--- Material for this exercise ---

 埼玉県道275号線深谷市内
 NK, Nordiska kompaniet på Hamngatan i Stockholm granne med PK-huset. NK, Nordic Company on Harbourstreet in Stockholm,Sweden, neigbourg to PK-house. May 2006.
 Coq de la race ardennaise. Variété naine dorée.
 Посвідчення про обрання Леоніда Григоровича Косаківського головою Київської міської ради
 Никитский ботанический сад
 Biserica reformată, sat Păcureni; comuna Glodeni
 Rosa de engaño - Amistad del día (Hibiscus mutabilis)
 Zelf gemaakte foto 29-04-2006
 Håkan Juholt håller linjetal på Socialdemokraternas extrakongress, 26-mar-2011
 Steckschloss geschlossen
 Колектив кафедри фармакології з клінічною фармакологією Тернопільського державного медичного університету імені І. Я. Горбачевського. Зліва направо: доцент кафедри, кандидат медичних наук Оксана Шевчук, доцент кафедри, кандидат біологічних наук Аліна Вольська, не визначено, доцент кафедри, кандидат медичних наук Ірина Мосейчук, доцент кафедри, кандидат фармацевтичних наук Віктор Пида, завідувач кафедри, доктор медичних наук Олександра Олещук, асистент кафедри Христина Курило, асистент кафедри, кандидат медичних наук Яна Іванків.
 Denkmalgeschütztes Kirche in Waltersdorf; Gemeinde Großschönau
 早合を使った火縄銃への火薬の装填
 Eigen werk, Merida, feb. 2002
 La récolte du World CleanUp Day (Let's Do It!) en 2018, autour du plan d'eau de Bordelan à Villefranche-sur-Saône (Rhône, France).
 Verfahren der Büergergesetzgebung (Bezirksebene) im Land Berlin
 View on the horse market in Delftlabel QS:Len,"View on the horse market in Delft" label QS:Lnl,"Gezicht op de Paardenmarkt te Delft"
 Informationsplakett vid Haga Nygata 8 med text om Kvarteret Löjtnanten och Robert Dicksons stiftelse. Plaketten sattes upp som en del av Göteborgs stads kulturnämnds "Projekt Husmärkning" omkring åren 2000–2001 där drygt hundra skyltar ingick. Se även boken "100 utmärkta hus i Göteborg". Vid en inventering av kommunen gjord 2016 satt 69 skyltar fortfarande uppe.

---

▶ Assignment: Return exactly the run of lines that opens with the one containing "Eigen werk, Merida, feb. 2002" and closes with the last line of the records above.

▶ Result of the task:
 Eigen werk, Merida, feb. 2002
 La récolte du World CleanUp Day (Let's Do It!) en 2018, autour du plan d'eau de Bordelan à Villefranche-sur-Saône (Rhône, France).
 Verfahren der Büergergesetzgebung (Bezirksebene) im Land Berlin
 View on the horse market in Delftlabel QS:Len,"View on the horse market in Delft" label QS:Lnl,"Gezicht op de Paardenmarkt te Delft"
 Informationsplakett vid Haga Nygata 8 med text om Kvarteret Löjtnanten och Robert Dicksons stiftelse. Plaketten sattes upp som en del av Göteborgs stads kulturnämnds "Projekt Husmärkning" omkring åren 2000–2001 där drygt hundra skyltar ingick. Se även boken "100 utmärkta hus i Göteborg". Vid en inventering av kommunen gjord 2016 satt 69 skyltar fortfarande uppe.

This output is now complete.